From cd761d81b571525ac6c2cca36da6bd270bb8357d Mon Sep 17 00:00:00 2001
From: Eric Wieser <wieser.eric@gmail.com>
Date: Sat, 1 Jul 2017 13:05:15 +0100
Subject: BUG: recfunctions.join_by fails for colliding values with different
 dtypes

Fixes #9338
---
 numpy/lib/recfunctions.py | 23 ++++++++++++-----------
 1 file changed, 12 insertions(+), 11 deletions(-)

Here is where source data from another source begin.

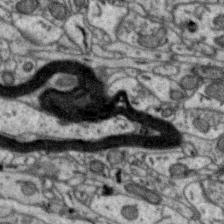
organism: Zebra finch
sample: Brain
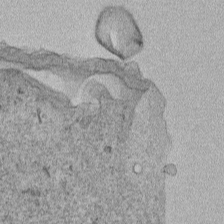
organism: Human
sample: Mitochondria in HCT116 cells
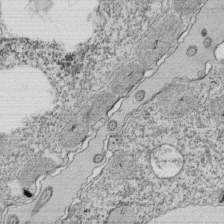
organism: Tetrahymena
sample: Cilia in tetrahymena
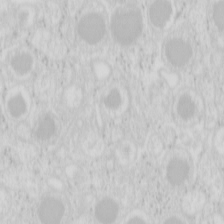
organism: Mouse
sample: Pancreas
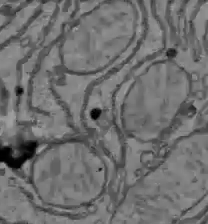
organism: C57BL Mouse
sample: Liver
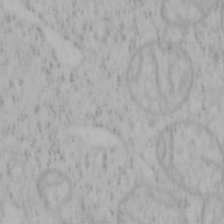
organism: Mouse
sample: OT-I killer T cells with ID8 ovarian cancer cells
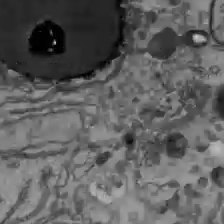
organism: C57BL Mouse
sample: Liver
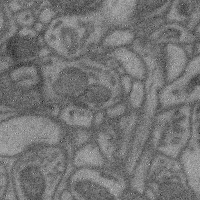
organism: Mouse
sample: Cerebral cortex
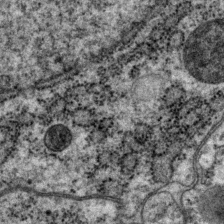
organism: P. pacificus
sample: Pharynx
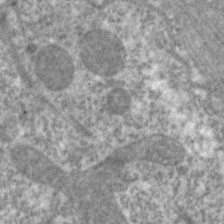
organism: C. elegans
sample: Pharynx
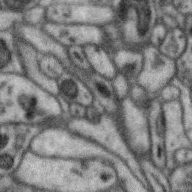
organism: Zebra finch
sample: Brain
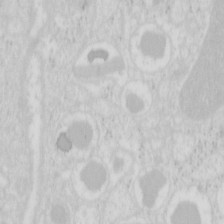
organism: Mouse
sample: Pancreas
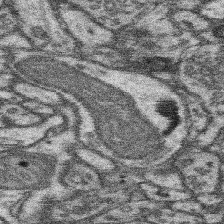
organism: Mouse
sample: Somatosensory cortex neuropil
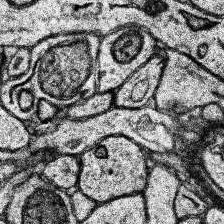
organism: Human
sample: Temporal Lobe
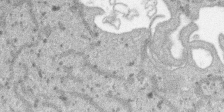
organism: Human
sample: Lung epithelial cells infected with SARS-CoV-2
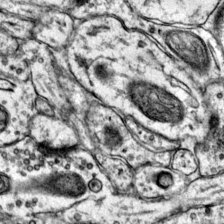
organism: Mouse
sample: Primary visual cortex
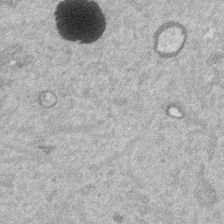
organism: Mouse
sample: Dividing mouse embryo 1 cell stage
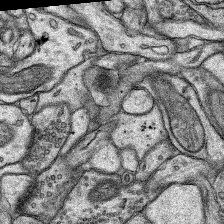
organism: Rat
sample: Hippocampus
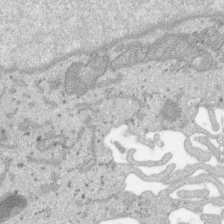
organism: Human
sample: Lung epithelial cells infected with SARS-CoV-2
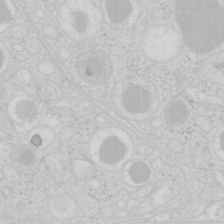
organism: Mouse
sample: Pancreas
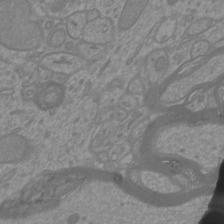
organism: Mouse
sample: Cortical neurons
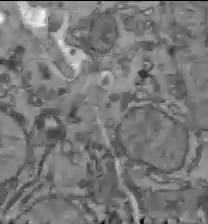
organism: C57BL Mouse
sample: Liver
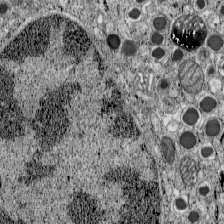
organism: C57BL Mouse
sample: Pancreatic islet
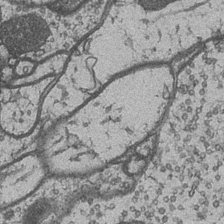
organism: Drosophila
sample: Optic medulla
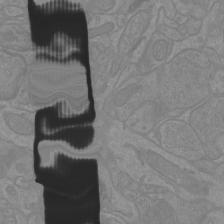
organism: Mouse
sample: Cortical neurons
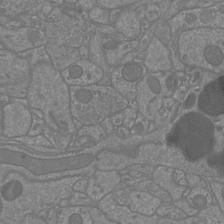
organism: Mouse
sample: Cortical neurons
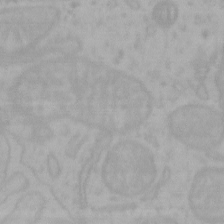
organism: Mouse
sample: Choroid plexus
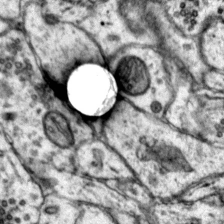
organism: Mouse
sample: Primary visual cortex
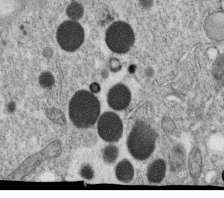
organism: C. elegans
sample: C. elegans oocyte; sperm cells
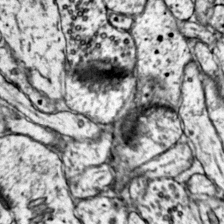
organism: Mouse
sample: Primary visual cortex
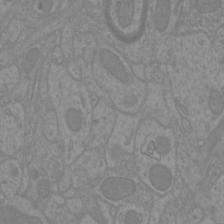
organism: Mouse
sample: Cortical neurons
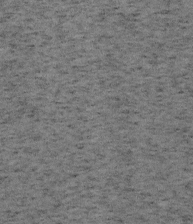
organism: Mouse
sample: OT-I killer T cells with ID8 ovarian cancer cells
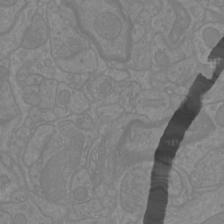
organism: Mouse
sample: Cortical neurons
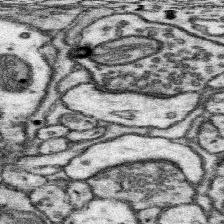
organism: Mouse
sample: Somatosensory cortex neuropil
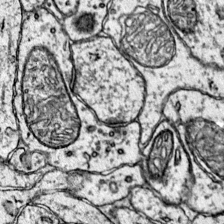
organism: Mouse
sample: Primary visual cortex
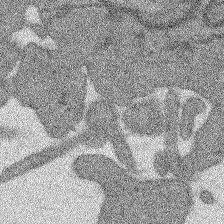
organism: Human
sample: HeLa cells
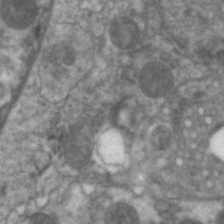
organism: C. elegans
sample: Pharynx
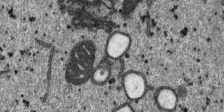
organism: Human
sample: Lung epithelial cells infected with SARS-CoV-2
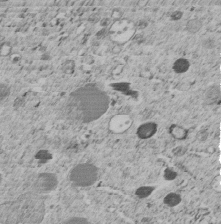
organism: C. elegans
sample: C. elegans embryo early stage
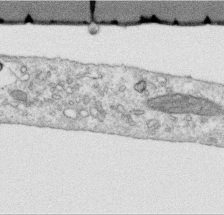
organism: Human
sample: Centriole in RPE cells
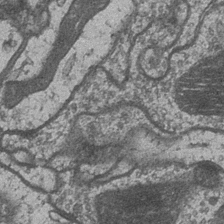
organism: Drosophila
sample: Optic medulla
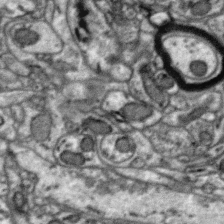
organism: Zebra finch
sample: Brain
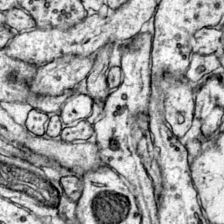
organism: Mouse
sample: Primary visual cortex
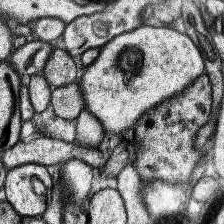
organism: Human
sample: Temporal Lobe
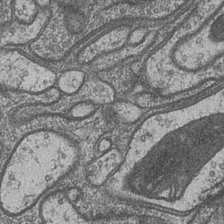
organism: Drosophila
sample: Optic medulla
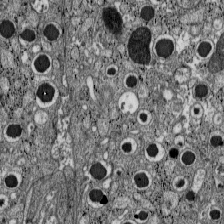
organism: C57BL Mouse
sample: Pancreatic islet
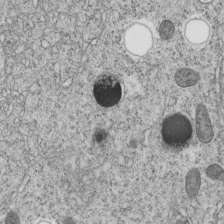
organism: C. elegans
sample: C. elegans embryo early stage
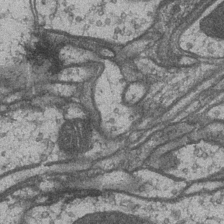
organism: Drosophila
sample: Optic medulla
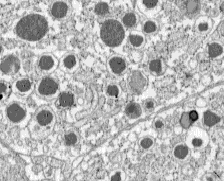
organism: C57BL Mouse
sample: Pancreatic islet
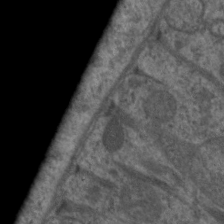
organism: C. elegans
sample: Pharynx
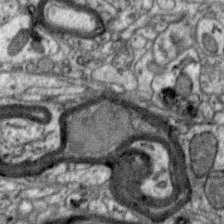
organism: Zebra finch
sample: Brain
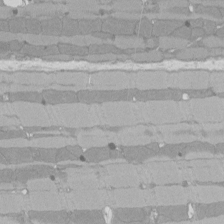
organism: Rat
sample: Left ventricle
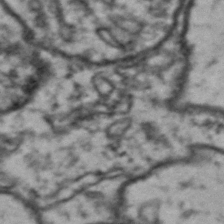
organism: Drosophila
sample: Brain
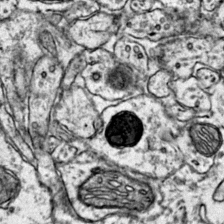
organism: Mouse
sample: Primary visual cortex
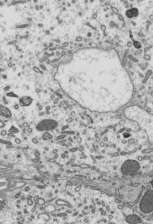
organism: Mouse
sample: Mouse epididymis efferent ductule cilia
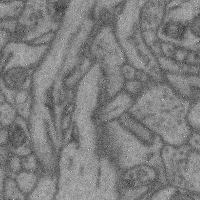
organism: Mouse
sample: Cerebral cortex
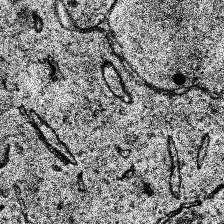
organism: Human
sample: Temporal Lobe
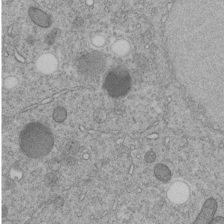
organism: C. elegans
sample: C. elegans embryo early stage
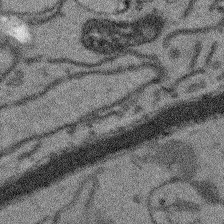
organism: Arabidopsis thaliana
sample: Root tip
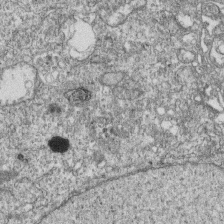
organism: Human
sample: HeLa cell HIV synapse
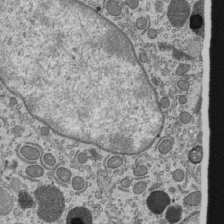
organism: Mouse
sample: Mouse epididymis efferent ductule cilia
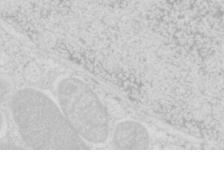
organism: Mouse
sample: Pancreas
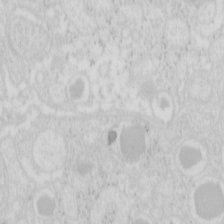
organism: Mouse
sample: Pancreas
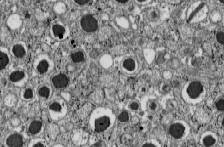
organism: C57BL Mouse
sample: Pancreatic islet
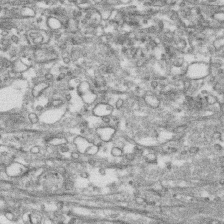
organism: Human
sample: CRL-1474
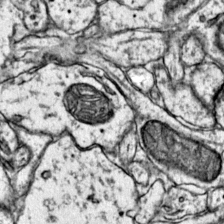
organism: Mouse
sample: Primary visual cortex
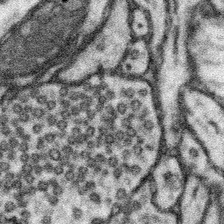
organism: Mouse
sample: Somatosensory cortex neuropil
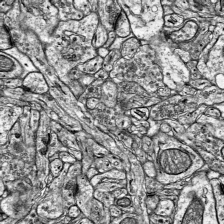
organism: Mouse
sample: Visual Cortex
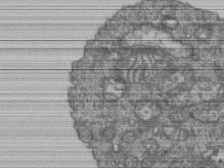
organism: Human
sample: Retinal organoid Rod and Cone cells
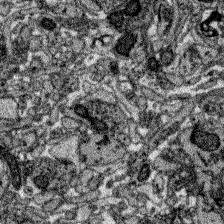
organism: Zebrafish
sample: Larval olfactory bulb
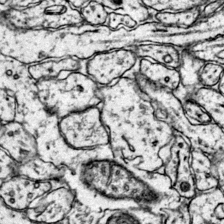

(limited to 'numpy/lib/recfunctions.py')

diff --git a/numpy/lib/recfunctions.py b/numpy/lib/recfunctions.py
index 08faeee0e..e42421786 100644
--- a/numpy/lib/recfunctions.py
+++ b/numpy/lib/recfunctions.py
@@ -963,27 +963,28 @@ def join_by(key, r1, r2, jointype='inner', r1postfix='1', r2postfix='2',
     ndtype = [list(_) for _ in r1k.dtype.descr]
     # Add the other fields
     ndtype.extend(list(_) for _ in r1.dtype.descr if _[0] not in key)
-    # Find the new list of names (it may be different from r1names)
-    names = list(_[0] for _ in ndtype)
+
     for desc in r2.dtype.descr:
         desc = list(desc)
-        name = desc[0]
         # Have we seen the current name already ?
-        if name in names:
-            nameidx = ndtype.index(desc)
+        name = desc[0]
+        names = list(_[0] for _ in ndtype)
+        try:
+            nameidx = names.index(name)
+        except ValueError:
+            #... we haven't: just add the description to the current list
+            ndtype.append(desc)
+        else:
             current = ndtype[nameidx]
-            # The current field is part of the key: take the largest dtype
             if name in key:
+                # The current field is part of the key: take the largest dtype
                 current[-1] = max(desc[1], current[-1])
-            # The current field is not part of the key: add the suffixes
             else:
+                # The current field is not part of the key: add the suffixes,
+                # and place the new field adjacent to the old one
                 current[0] += r1postfix
                 desc[0] += r2postfix
                 ndtype.insert(nameidx + 1, desc)
-        #... we haven't: just add the description to the current list
-        else:
-            names.extend(desc[0])
-            ndtype.append(desc)
     # Revert the elements to tuples
     ndtype = [tuple(_) for _ in ndtype]
     # Find the largest nb of common fields :
-- 
cgit v1.2.1


From bdbac02b0bddb265840cc00cc5dec0590c09b093 Mon Sep 17 00:00:00 2001
From: Eric Wieser <wieser.eric@gmail.com>
Date: Sat, 1 Jul 2017 14:25:21 +0100
Subject: BUG: recfunctions.join_by fails when key is a subdtype

It seems that working with .descr is a generally terrible idea.
Instead we introduce `get_fieldspec`, which returns a list of 2-tuples,
encapsulating subdtypes.

This also means that np.core.test_rational.rational survives a roundtrip - its
.descr is 'V8', which ddoesn't survive
---
 numpy/lib/recfunctions.py | 58 ++++++++++++++++++++++++++++++++++++++---------
 1 file changed, 47 insertions(+), 11 deletions(-)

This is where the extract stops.